Il Ministero del Lavoro e delle Politiche Sociali – Direzione Generale per l’Attività Ispettiva - ha risposto, in data 09 giugno 2010, ad un’istanza di interpello ex art. 9, D.Lgs. n. 124/2004 avanzata dal Consiglio Nazionale dell’Ordine dei Consulenti del Lavoro in merito alle collaborazioni coordinate e continuative instaurate, ai sensi dell’art. 90, commi 3 e 23, L. 289/2002, nell’ambito delle Associazioni e Società sportive dilettantistiche. L’interpello affronta diverse problematiche: alcune di natura “procedurale” (obbligo di comunicazione preventiva ai Centri per l’Impiego e di annotazione sul Libro Unico del Lavoro), altre di natura “sostanziale”(obbligo di assoggettamento a contribuzione ENPALS ovvero esenzione per determinate categorie di prestazioni).
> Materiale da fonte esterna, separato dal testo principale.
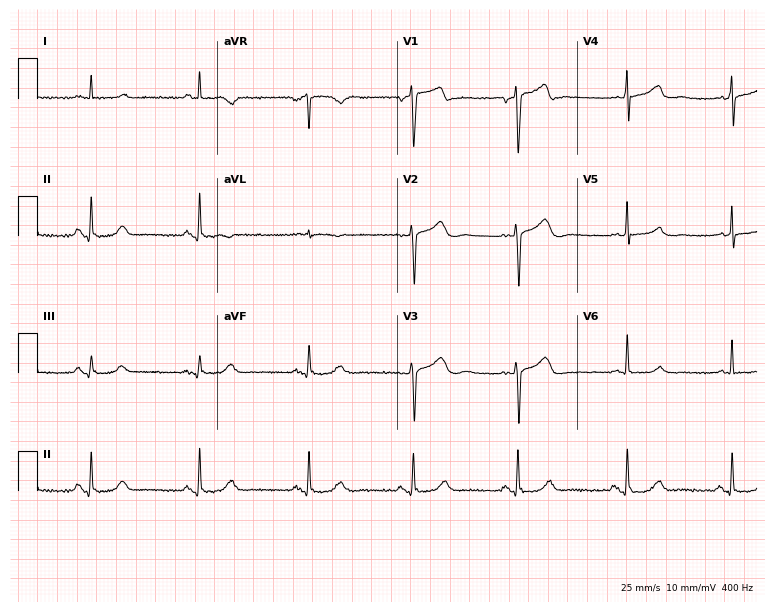
12-lead ECG from a 60-year-old male (7.3-second recording at 400 Hz). Recorded interpretation: within normal limits.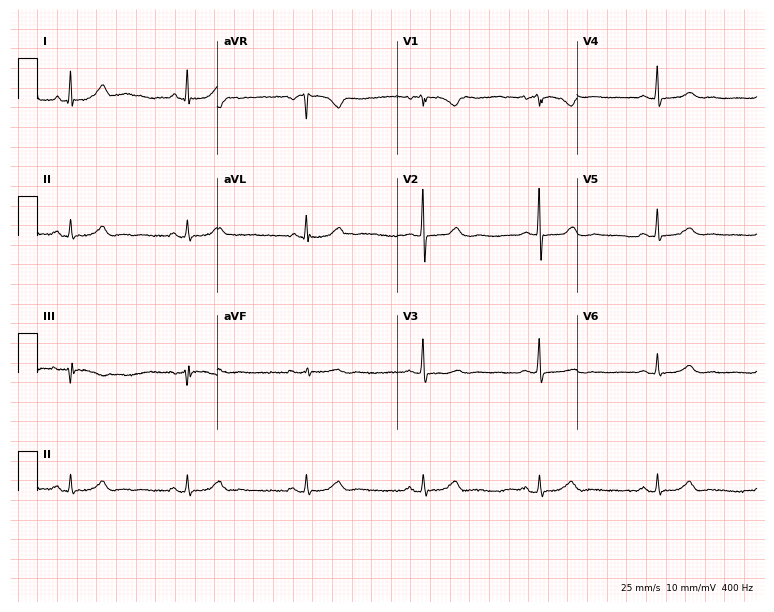
Resting 12-lead electrocardiogram. Patient: a 60-year-old female. Read as a normal ECG.

Si tratta di questioni che, nonostante siano trascorsi ormai diversi anni dall’emanazione delle norme di riferimento, sono ben lungi dall’essere definitivamente chiarite, come dimostrano i continui interventi, sia legislativi che di prassi, dei ministeri competenti, e l’ormai copiosa produzione dottrinale apparsa sulle riviste specializzate. Nelle prossime newsletters - dopo la pausa estiva - gli esperti Fiscosport tratteranno gli aspetti formali e procedurali delle problematiche sollevate dal Consiglio Nazionale del Consulenti del Lavoro. Le presenti note si propongono invece di fare il punto della situazione sotto l’aspetto della debenza contributiva con l’obiettivo, come sempre, di cercare di offrire delle linee-guida agli operatori sportivi.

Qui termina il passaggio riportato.